[Dataset excerpts Boundary: Start]

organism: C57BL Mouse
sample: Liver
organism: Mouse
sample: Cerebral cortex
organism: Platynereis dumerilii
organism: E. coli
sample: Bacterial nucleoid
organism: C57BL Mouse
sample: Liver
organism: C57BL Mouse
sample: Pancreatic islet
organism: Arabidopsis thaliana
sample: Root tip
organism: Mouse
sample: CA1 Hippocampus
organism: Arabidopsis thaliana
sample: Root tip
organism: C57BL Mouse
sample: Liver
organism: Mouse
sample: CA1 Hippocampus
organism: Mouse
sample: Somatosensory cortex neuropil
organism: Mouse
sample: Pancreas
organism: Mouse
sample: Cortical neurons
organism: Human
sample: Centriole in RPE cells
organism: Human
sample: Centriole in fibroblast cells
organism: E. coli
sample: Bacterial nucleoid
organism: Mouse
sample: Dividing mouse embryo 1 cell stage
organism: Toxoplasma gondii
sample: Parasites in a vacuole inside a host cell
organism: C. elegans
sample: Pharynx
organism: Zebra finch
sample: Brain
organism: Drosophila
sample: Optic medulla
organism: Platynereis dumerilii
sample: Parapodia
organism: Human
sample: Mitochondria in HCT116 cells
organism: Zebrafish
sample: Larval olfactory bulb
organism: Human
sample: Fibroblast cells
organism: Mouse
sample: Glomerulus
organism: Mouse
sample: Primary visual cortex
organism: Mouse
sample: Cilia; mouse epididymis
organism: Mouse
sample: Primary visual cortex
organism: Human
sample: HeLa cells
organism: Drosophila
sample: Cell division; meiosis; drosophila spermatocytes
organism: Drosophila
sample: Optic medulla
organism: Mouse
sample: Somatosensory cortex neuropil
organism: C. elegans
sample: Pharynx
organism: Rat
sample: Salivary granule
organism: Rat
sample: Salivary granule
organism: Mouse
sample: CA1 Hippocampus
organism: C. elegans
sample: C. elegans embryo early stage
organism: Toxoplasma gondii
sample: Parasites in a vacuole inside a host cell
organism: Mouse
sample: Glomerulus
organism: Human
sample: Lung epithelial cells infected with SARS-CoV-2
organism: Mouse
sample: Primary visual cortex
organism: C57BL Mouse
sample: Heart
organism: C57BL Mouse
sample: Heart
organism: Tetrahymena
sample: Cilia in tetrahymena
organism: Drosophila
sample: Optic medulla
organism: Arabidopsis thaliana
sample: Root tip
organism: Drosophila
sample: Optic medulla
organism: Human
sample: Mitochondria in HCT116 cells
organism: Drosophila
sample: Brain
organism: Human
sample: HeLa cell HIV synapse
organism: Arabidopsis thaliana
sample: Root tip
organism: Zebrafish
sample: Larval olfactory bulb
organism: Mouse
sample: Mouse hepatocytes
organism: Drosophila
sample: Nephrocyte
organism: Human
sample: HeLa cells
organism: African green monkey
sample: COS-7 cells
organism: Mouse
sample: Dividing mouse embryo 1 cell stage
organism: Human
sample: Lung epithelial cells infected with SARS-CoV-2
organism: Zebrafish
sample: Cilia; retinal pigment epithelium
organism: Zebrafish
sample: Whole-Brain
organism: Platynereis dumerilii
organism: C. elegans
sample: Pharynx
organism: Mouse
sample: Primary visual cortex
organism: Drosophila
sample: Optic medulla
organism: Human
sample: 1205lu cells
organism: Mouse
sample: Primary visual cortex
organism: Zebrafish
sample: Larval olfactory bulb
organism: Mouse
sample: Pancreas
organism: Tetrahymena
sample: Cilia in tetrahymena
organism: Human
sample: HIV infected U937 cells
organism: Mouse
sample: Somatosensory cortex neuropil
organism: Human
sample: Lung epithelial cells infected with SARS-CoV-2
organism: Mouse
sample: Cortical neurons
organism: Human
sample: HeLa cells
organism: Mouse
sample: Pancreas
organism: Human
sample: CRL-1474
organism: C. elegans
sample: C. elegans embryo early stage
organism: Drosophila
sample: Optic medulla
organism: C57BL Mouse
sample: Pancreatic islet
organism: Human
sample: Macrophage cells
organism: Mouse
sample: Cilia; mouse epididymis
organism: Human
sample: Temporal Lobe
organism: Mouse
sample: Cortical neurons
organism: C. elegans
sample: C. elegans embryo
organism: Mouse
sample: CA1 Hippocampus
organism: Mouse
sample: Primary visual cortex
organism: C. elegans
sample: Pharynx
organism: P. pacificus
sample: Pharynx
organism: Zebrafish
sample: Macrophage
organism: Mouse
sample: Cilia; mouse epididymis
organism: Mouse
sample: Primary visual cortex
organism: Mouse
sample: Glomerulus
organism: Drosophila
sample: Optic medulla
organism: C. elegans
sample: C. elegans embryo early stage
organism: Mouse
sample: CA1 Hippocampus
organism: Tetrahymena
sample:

[Dataset excerpts Boundary: End]

- [Exercise objective]: Copy every record exactly, leaving each line intact.

- [Task solution]:
organism: C57BL Mouse
sample: Liver
organism: Mouse
sample: Cerebral cortex
organism: Platynereis dumerilii
organism: E. coli
sample: Bacterial nucleoid
organism: C57BL Mouse
sample: Liver
organism: C57BL Mouse
sample: Pancreatic islet
organism: Arabidopsis thaliana
sample: Root tip
organism: Mouse
sample: CA1 Hippocampus
organism: Arabidopsis thaliana
sample: Root tip
organism: C57BL Mouse
sample: Liver
organism: Mouse
sample: CA1 Hippocampus
organism: Mouse
sample: Somatosensory cortex neuropil
organism: Mouse
sample: Pancreas
organism: Mouse
sample: Cortical neurons
organism: Human
sample: Centriole in RPE cells
organism: Human
sample: Centriole in fibroblast cells
organism: E. coli
sample: Bacterial nucleoid
organism: Mouse
sample: Dividing mouse embryo 1 cell stage
organism: Toxoplasma gondii
sample: Parasites in a vacuole inside a host cell
organism: C. elegans
sample: Pharynx
organism: Zebra finch
sample: Brain
organism: Drosophila
sample: Optic medulla
organism: Platynereis dumerilii
sample: Parapodia
organism: Human
sample: Mitochondria in HCT116 cells
organism: Zebrafish
sample: Larval olfactory bulb
organism: Human
sample: Fibroblast cells
organism: Mouse
sample: Glomerulus
organism: Mouse
sample: Primary visual cortex
organism: Mouse
sample: Cilia; mouse epididymis
organism: Mouse
sample: Primary visual cortex
organism: Human
sample: HeLa cells
organism: Drosophila
sample: Cell division; meiosis; drosophila spermatocytes
organism: Drosophila
sample: Optic medulla
organism: Mouse
sample: Somatosensory cortex neuropil
organism: C. elegans
sample: Pharynx
organism: Rat
sample: Salivary granule
organism: Rat
sample: Salivary granule
organism: Mouse
sample: CA1 Hippocampus
organism: C. elegans
sample: C. elegans embryo early stage
organism: Toxoplasma gondii
sample: Parasites in a vacuole inside a host cell
organism: Mouse
sample: Glomerulus
organism: Human
sample: Lung epithelial cells infected with SARS-CoV-2
organism: Mouse
sample: Primary visual cortex
organism: C57BL Mouse
sample: Heart
organism: C57BL Mouse
sample: Heart
organism: Tetrahymena
sample: Cilia in tetrahymena
organism: Drosophila
sample: Optic medulla
organism: Arabidopsis thaliana
sample: Root tip
organism: Drosophila
sample: Optic medulla
organism: Human
sample: Mitochondria in HCT116 cells
organism: Drosophila
sample: Brain
organism: Human
sample: HeLa cell HIV synapse
organism: Arabidopsis thaliana
sample: Root tip
organism: Zebrafish
sample: Larval olfactory bulb
organism: Mouse
sample: Mouse hepatocytes
organism: Drosophila
sample: Nephrocyte
organism: Human
sample: HeLa cells
organism: African green monkey
sample: COS-7 cells
organism: Mouse
sample: Dividing mouse embryo 1 cell stage
organism: Human
sample: Lung epithelial cells infected with SARS-CoV-2
organism: Zebrafish
sample: Cilia; retinal pigment epithelium
organism: Zebrafish
sample: Whole-Brain
organism: Platynereis dumerilii
organism: C. elegans
sample: Pharynx
organism: Mouse
sample: Primary visual cortex
organism: Drosophila
sample: Optic medulla
organism: Human
sample: 1205lu cells
organism: Mouse
sample: Primary visual cortex
organism: Zebrafish
sample: Larval olfactory bulb
organism: Mouse
sample: Pancreas
organism: Tetrahymena
sample: Cilia in tetrahymena
organism: Human
sample: HIV infected U937 cells
organism: Mouse
sample: Somatosensory cortex neuropil
organism: Human
sample: Lung epithelial cells infected with SARS-CoV-2
organism: Mouse
sample: Cortical neurons
organism: Human
sample: HeLa cells
organism: Mouse
sample: Pancreas
organism: Human
sample: CRL-1474
organism: C. elegans
sample: C. elegans embryo early stage
organism: Drosophila
sample: Optic medulla
organism: C57BL Mouse
sample: Pancreatic islet
organism: Human
sample: Macrophage cells
organism: Mouse
sample: Cilia; mouse epididymis
organism: Human
sample: Temporal Lobe
organism: Mouse
sample: Cortical neurons
organism: C. elegans
sample: C. elegans embryo
organism: Mouse
sample: CA1 Hippocampus
organism: Mouse
sample: Primary visual cortex
organism: C. elegans
sample: Pharynx
organism: P. pacificus
sample: Pharynx
organism: Zebrafish
sample: Macrophage
organism: Mouse
sample: Cilia; mouse epididymis
organism: Mouse
sample: Primary visual cortex
organism: Mouse
sample: Glomerulus
organism: Drosophila
sample: Optic medulla
organism: C. elegans
sample: C. elegans embryo early stage
organism: Mouse
sample: CA1 Hippocampus
organism: Tetrahymena
sample:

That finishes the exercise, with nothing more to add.